5  –  Static and Nonstatic Watchpoints

    Static and Nonstatic Watchpoints

    The technique for setting a watchpoint depends on whether the
    variable is static or nonstatic.

    A static variable is associated with the same memory address
    throughout execution of the program. You can always set a
    watchpoint on a static variable throughout execution.

    A nonstatic variable is allocated on the call stack or in a
    register and has a value only when its defining routine is active
    (on the call stack). Therefore, you can set a watchpoint on a
    nonstatic variable only when execution is currently suspended
    within the scope of the defining routine (including any routine
    called by the defining routine). The watchpoint is canceled when
    execution returns from the defining routine. With a nonstatic
    variable, the debugger traces every instruction to detect any
    changes in the value of a watched variable or location.

    Another distinction between static and nonstatic watchpoints
    is speed of execution. To watch a static variable, the debugger
    write-protects the page containing the variable. If your program
    attempts to write to that page, an access violation occurs and
    the debugger handles the exception, determining whether the
    watched variable was modified. Except when writing to that page,
    the program executes at normal speed.

    To watch a nonstatic variable, the debugger traces every
    instruction in the variable's defining routine and checks the
    value of the variable after each instruction has been executed.
    Since this significantly slows execution, the debugger issues a
    message when you set a nonstatic watchpoint.

    As explained in the next paragraphs, /[NO]STATIC, /INTO, and
    /OVER enable you to exercise some control over speed of execution
    and other factors when watching variables.

    The debugger determines whether a variable is static or nonstatic
    by checking how it is allocated. Typically, a static variable is
    in P0 space (0 to 3FFFFFFF, hexadecimal); a nonstatic variable is
    in P1 space (40000000 to 7FFFFFFF) or in a register. The debugger
    issues a warning if you try to set a watchpoint on a variable
    that is allocated in P1 space or in a register when execution is
    not currently suspended within the scope of the defining routine.

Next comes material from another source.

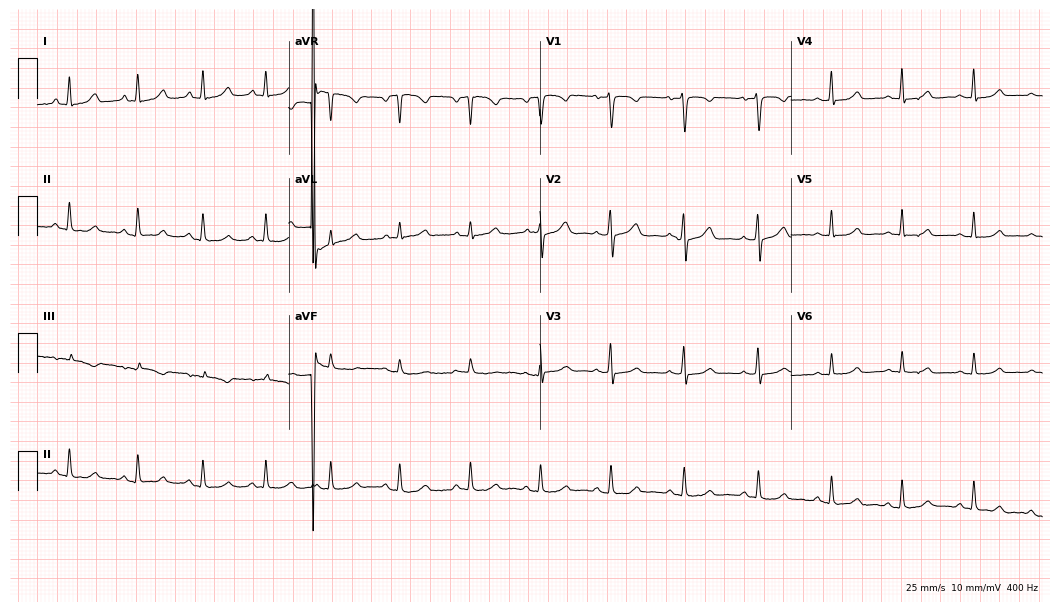
Standard 12-lead ECG recorded from a 25-year-old female patient. Read as a normal ECG.
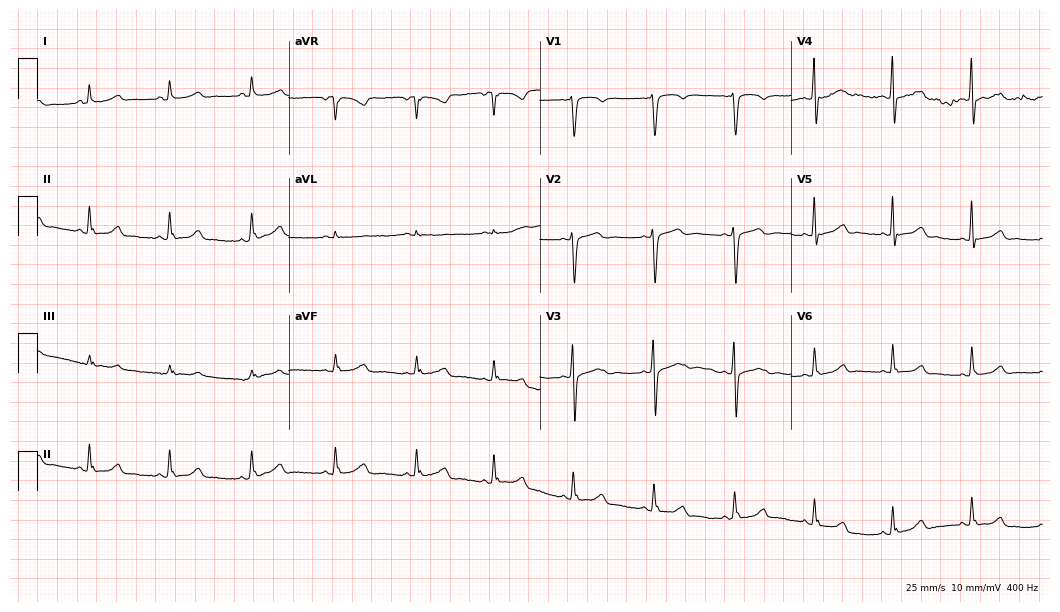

    The /[NO]STATIC qualifiers enable you to override this default
    behavior. For example, if you have allocated nonstack storage
    in P1 space, use /STATIC when setting a watchpoint on a variable
    that is allocated in that storage area. This enables the debugger
    to use the faster write-protection method of watching the
    location instead of tracing every instruction. Conversely, if,
    for example, you have allocated your own call stack in P0 space,
    use /NOSTATIC when setting a watchpoint on a variable that is
    allocated on that call stack. This enables the debugger to treat
    the watchpoint as a nonstatic watchpoint.

    You can also control the execution speed for nonstatic
    watchpoints in called routines by using /INTO and /OVER.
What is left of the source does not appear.